Carregar o bastão nos anos finais do fundamental requer habilidades específicas das escolas. A mudança do 5° para o 6° ano é naturalmente complicada. Os alunos deixam de ter atenção de apenas um professor para lidar com um para cada disciplina, que entram na sala a cada 50 minutos. O volume de conteúdo aumenta. Muda o jeito de estudar. O choque é tão grande que os picos das taxas de reprovação e de abandono explodem no 6° ano. Em alguns dos sistemas mais eficientes do mundo, essa passagem é cuidadosamente amenizada. Na Finlândia, o professor especialista entra só no 8° ano. Em Cuba, os especialistas dão aulas apenas de inglês, artes e educação física.

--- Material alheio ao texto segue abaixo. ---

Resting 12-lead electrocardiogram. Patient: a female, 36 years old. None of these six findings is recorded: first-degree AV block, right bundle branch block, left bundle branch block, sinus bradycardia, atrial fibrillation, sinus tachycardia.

ganhos e perdas (Foto: MEC/Inep)
Não aumentar o número de professores em sala de aula tão cedo é a principal característica do projeto da rede municipal do Rio de Janeiro, que treinou os seus para dar aulas de outras áreas. O professor de matemática também dá aula de biologia. O de português ensina história. O projeto começou em fevereiro de 2011. Faz parte de um programa maior, o Ginásio Carioca, criado em 2010, que também inclui apostilas feitas pelos professores. O resultado já apareceu na última edição do Ideb. Das dez melhores escolas do Rio de Janeiro, quatro fazem parte do programa. No ranking dos anos finais, o Rio pulou da sexta colocação do Ideb para o quarto lugar.

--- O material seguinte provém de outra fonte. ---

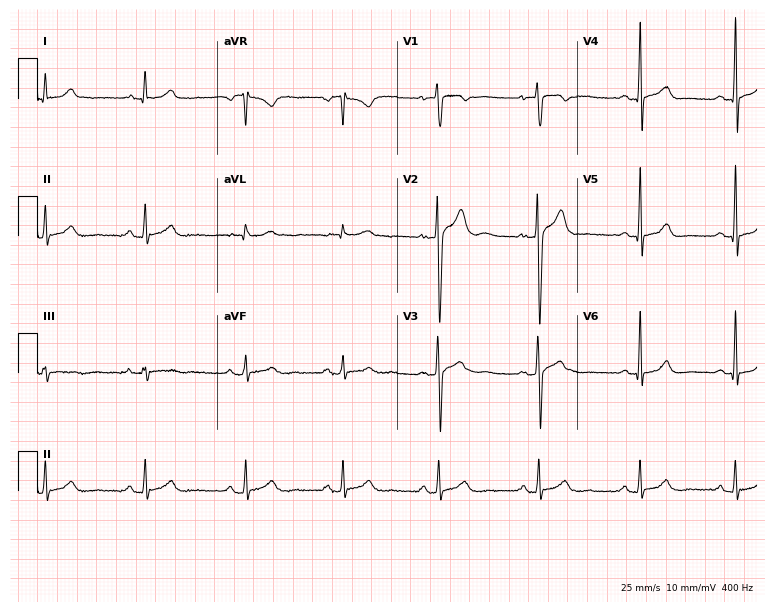
12-lead ECG (7.3-second recording at 400 Hz) from a 25-year-old man. Labelled as a normal ECG.

Foi o maior avanço (22%) entre as dez capitais mais bem colocadas.

Criar programas específicos para os anos finais é crucial não só para garantir a continuidade dos melhores alunos que chegam do 5° ano, mas também para melhorar o nível dos que seguem para o ensino médio. Ele recebe e acumula, nos últimos três anos da educação básica, todas as defasagens geradas ao longo do ensino fundamental. Soma-se a isso um currículo inchado, com 13 disciplinas obrigatórias, professores que não têm competência adequada para ensinar os conteúdos e o jurássico curso noturno. Em 2011, apesar de o resultado nacional ter chegado à meta, de 3,7 pontos, houve regressão em nove Estados e no Distrito Federal. Ao anunciar o resultado do Ideb, o ministro da Educação, Aloizio Mercadante, afirmou que é preciso intervir no ensino médio e, dois dias depois, divulgou que o currículo será encurtado. É um sinal de que algo pode mudar, para melhor. Espera-se que outras medidas sejam tomadas para os anos finais do ensino fundamental, para que nenhum esforço – e principalmente nenhum estudante – seja perdido no meio do caminho.